Проходя по залу, Карл увидел Бакунина. Жестикулируя и встряхивая пышной гривой волос, он о чем-то пылко и громко спорил с несколькими русскими. Один из них был Яков Толстой, который, заметив Маркса, тотчас же направился к нему вместе с Бакуниным.
— Я восхищен глубиной вашего ума,— говорил он густым басом.— Статьи «К еврейскому вопросу» и особенно, конечно, «К критике гегелевской философии права» превосходно корчуют старые пни. Да-с, кто из нас, русских, не болел гегелианским умопомрачением. И вы, немецкий ученый, революционер, вслед за Фейербахом приходите, чтобы вернуть людям их головы.
Карл внимательно смотрел на барина в светло-зеленом рединготе с золотыми пуговицами, в узеньких, готовых лопнуть при поклоне, сиреневых, в клетку, брюках.
Русские, кроме Бакунина, поражали богатством своих нарядов, острым ароматом духов и роскошными прическами.

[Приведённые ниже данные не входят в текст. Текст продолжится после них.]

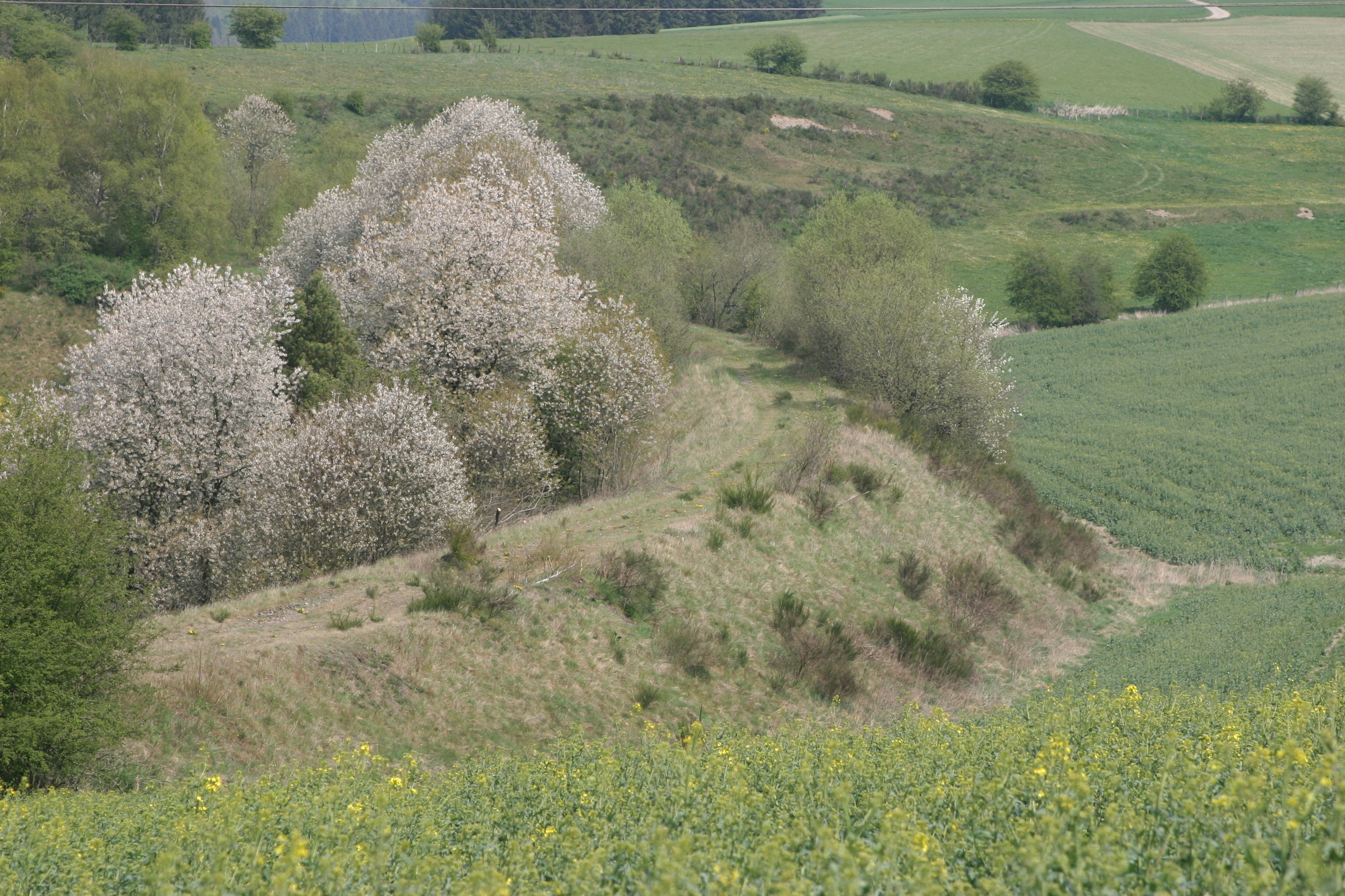 Eng Parti vun der fréierer Eisebunnsstreck Ëlwen - Sankt Vith ongeféier um PK 1,200 am Abrëll 2007.

Волосы графа были разделены пробором и тщательно уложены мелкими локонами. Двое других русских, одетые в светлые рединготы с накрахмаленными торчащими бантами, завили волосы волнообразно, закрыв ими уши. Их бакенбарды спускались до подбородка.
Не менее бросались в глаза и русские барыни в огромных пестрых шалях из индийского кашемира, наброшенных поверх широчайших тафтовых платьев. Перстни, браслеты и броши подчеркивали богатство. Госпожа Еланова смотрела на Маркса, приподняв золотой лорнет, нисколько не скрывая того, что он внушает ей столько же страха, сколько и почтения.
— Какое счастье, что революции теперь вышли из моды. Я где-то уже видела эту голову. Ах да! В Риме, в Сикстинской капелле. Там потолок работы Микеланджело. Среди облаков — Саваоф, — не приглушая голоса, говорила она красавцу Григорию Михайловичу Толстому.— Этот ваш Маркс — истинный Саваоф. Взгляд его такой, точно он видит все насквозь,— повторила Еланова, задержав Бакунина.
Но Бакунин, едва поклонившись словоохотливой помещице, отошел к Марксу.
— Послушайте, Маркс,— сказал он и порывисто взял Карла за руку,— я хочу сказать, что считаю вас совершенно правым в споре с Руге. Честность суждений прежде всего. И хотя ваш противник не раз защищал меня в словесных и газетных схватках, я не могу кривить душой. Вы правы. Вы, а не ои.
— Рад, очень рад, — живо отозвался Карл.
Но граф Толстой бесцеремонно отодвинул Бакунина и попытался снова начать беседу с Марксом.
— Я, знаете, понимаю ваше отвращение к крепостничеству. Должен вам сказать, что сам ненавижу рабовладельчество и дал клятву, что перед смертью... — начал он, но осекся.
В это время Маркса окружило несколько человек. Первым из подошедших был неустрашимый революционер, друг Бюхнера и Бланки — портной Иоганн Сток, с болезненным изможденным лицом и седой головой.